Have been follwoing this training program for an autumn sprint tri. I have just noticed that on several days e.g week eight tuesday it says cycle: arm up 10min . Main ...Cool down 5-10min with no indication of how long the main cycle should be. Any suggestions? While i am not sticking 100% to the plan i suspect a cycle with no main cycle in it is a bit of a cop out!

Posted: 29/08/2007 at 14:01

looking at the rest the plan - id soay 50-55mins
Posted: 29/08/2007 at 14:10

Thanks, have also noticed that on Sunday of week 6 it says CYCLE: wu: 8x50m.

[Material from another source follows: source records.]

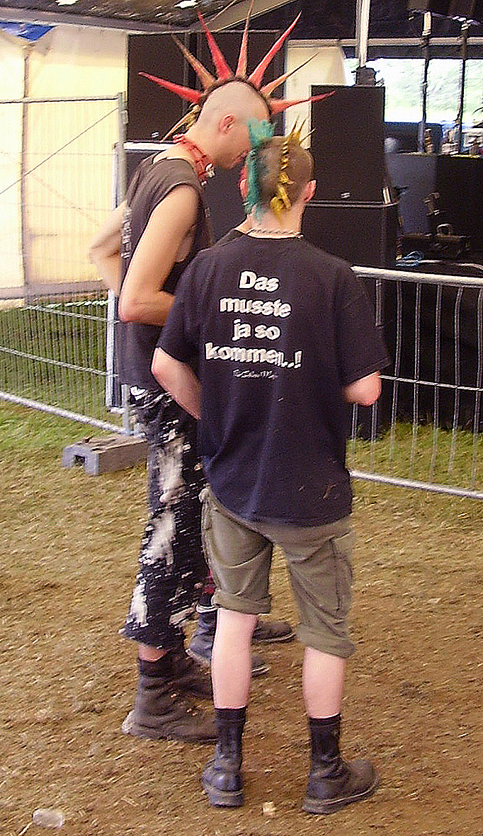 punx @ festival
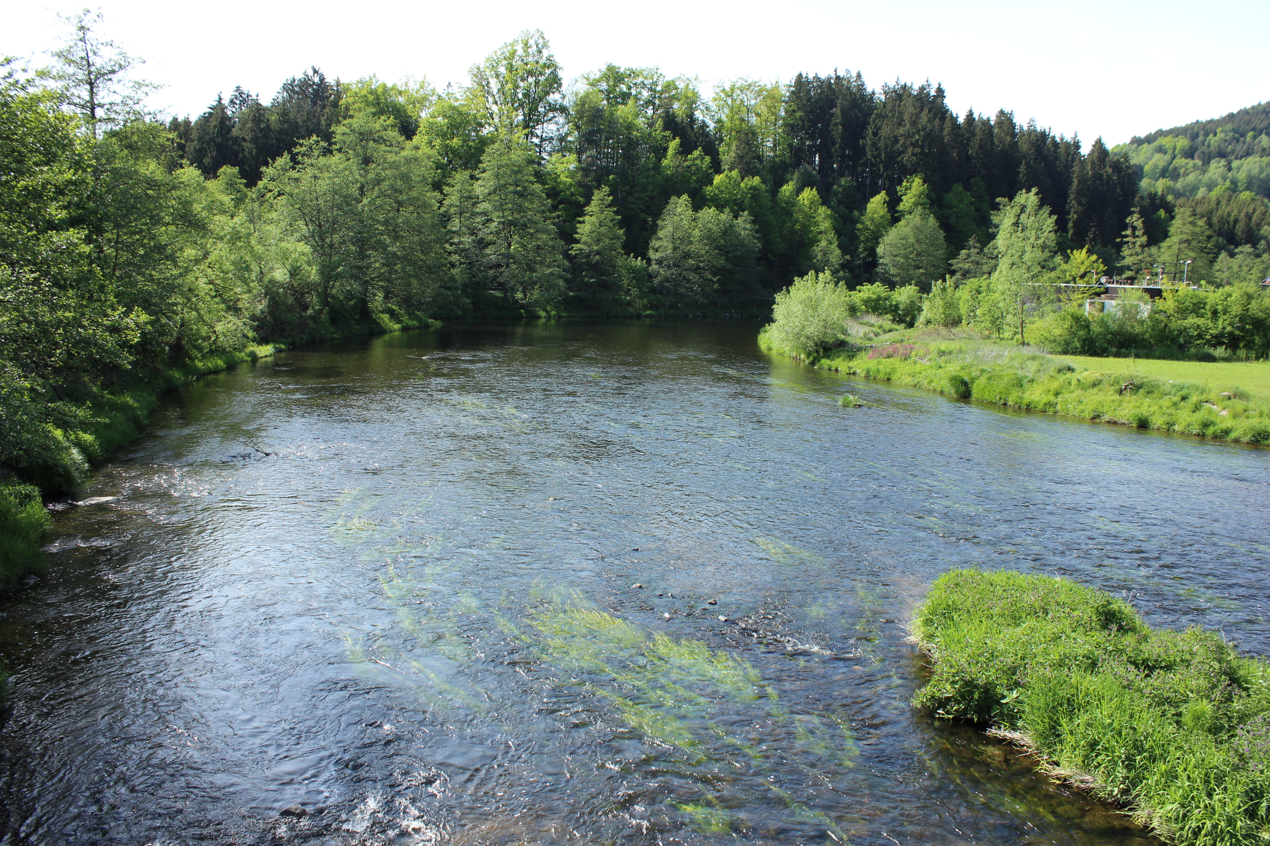 Blick auf den Schwarzen Regen in der Ortschaft Teisnach, Landkreis Regen. Naturpark Bayerischer Wald.
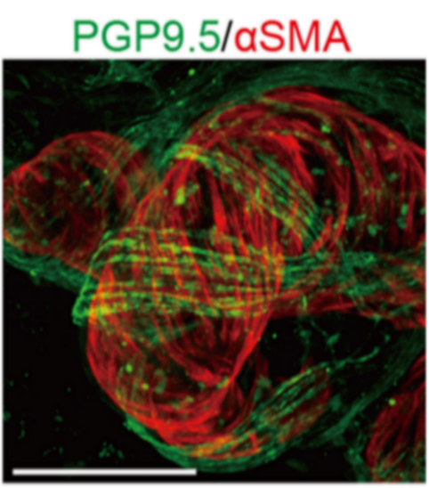 Fig. 5. Imágenes de los vasos sanguíneos de las glándulas sudoríparas y las fibras nerviosas. (D) Detección de inmunofluorescencia de PGP9.5 y αSMA en glándulas sudoríparas. Las líneas verdes indican fibras nerviosas que envuelven las porciones secretoras positivas para αSMA (en rojo). Los núcleos (azul) se contratiñeron con Hoechst 33342. Barra de escala: 50 μm.
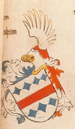 Ingeram-Codex der ehemaligen Bibliothek Cotta Stainheim freigestellt aus
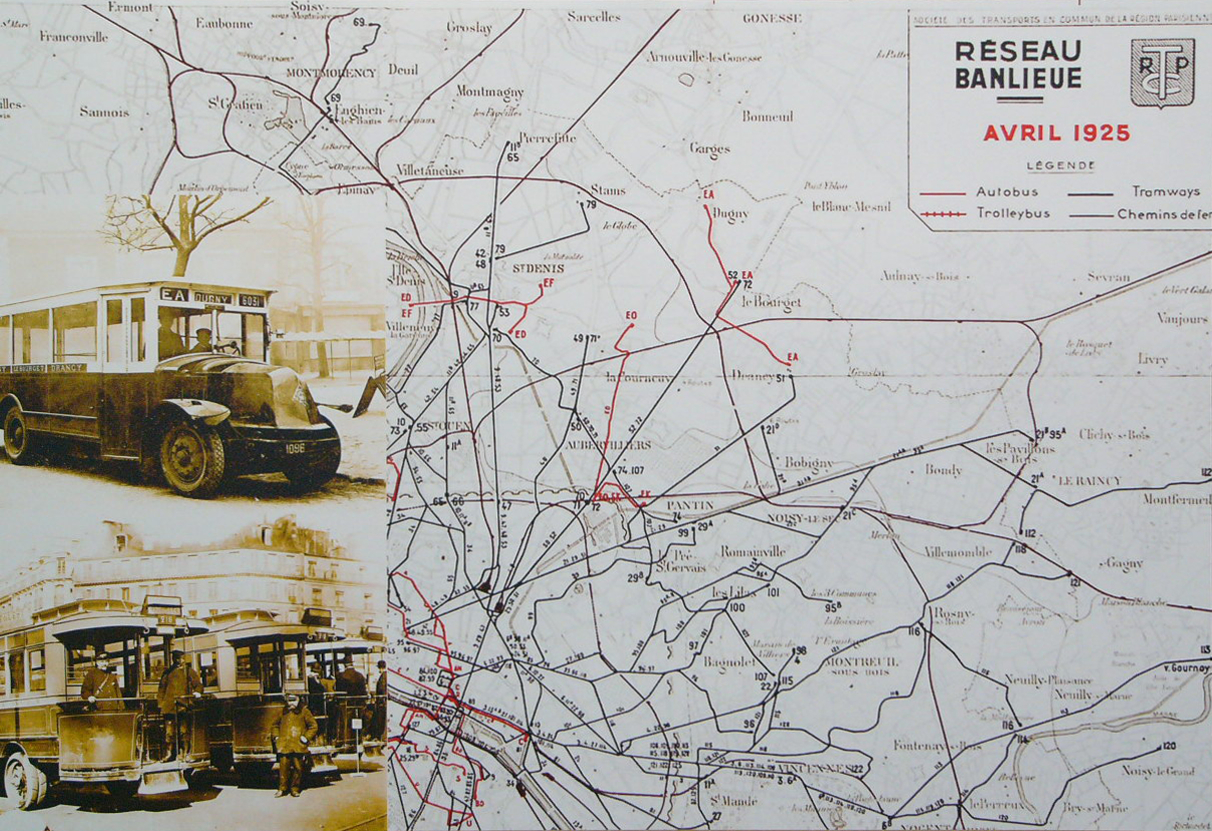 Plan du réseau STCRP en 1925
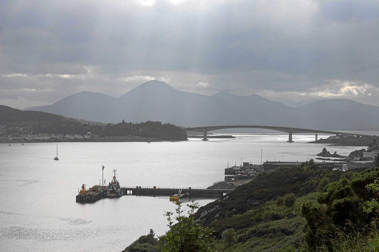 Brücke von Kyle of Lochalsh zur Insel Skye in Schottland
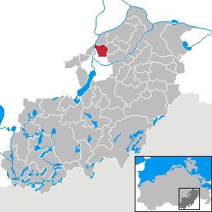 Trollenhagen in Mecklenburg-Vorpommern, Landkreis Mecklenburg-Strelitz
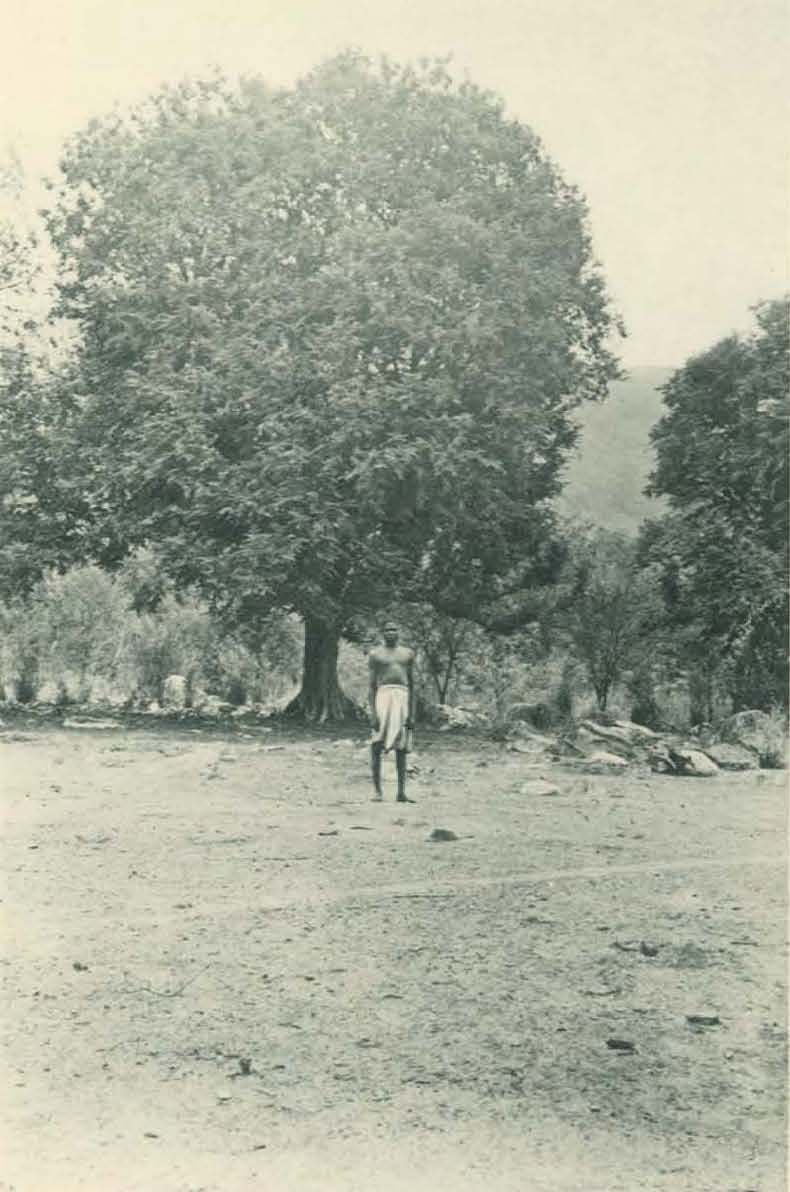 Tamarindenbaum (Tamarindus indica L.) am Ruhuhu
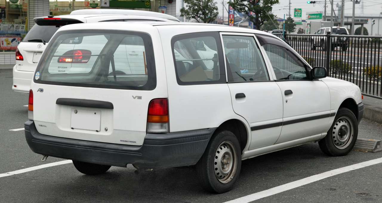 Nissan AD Van 1.5 VE ( Y10 )

Main 4x50m close to maximum effort witha full minute recovery between efforts, then 400m time trial, then after recovering 10 x 50m alternating bilateral and catch up drills.
Think the made a mistake here, bilateral breathing on a bike would be interesting to say the least!!
Think I shall stick to my plan of doing some of the suggesated sessions and making the rest up depending on how I feel on the day!
Posted: 31/08/2007 at 09:51

I was wondering why you would cycle with your arm up for 10 mins!
Posted: 31/08/2007 at 10:07

lol
Posted: 31/08/2007 at 10:18

Doh! think I meant WARM up. BUT I still don't intend to try catch-ups on my bike!
Posted: 31/08/2007 at 10:22

I have a fantastic photo of a friend of mine doing her first tri.... she is just coming into T2 giving a beautiful arm signal to show the marshall that she is turning in!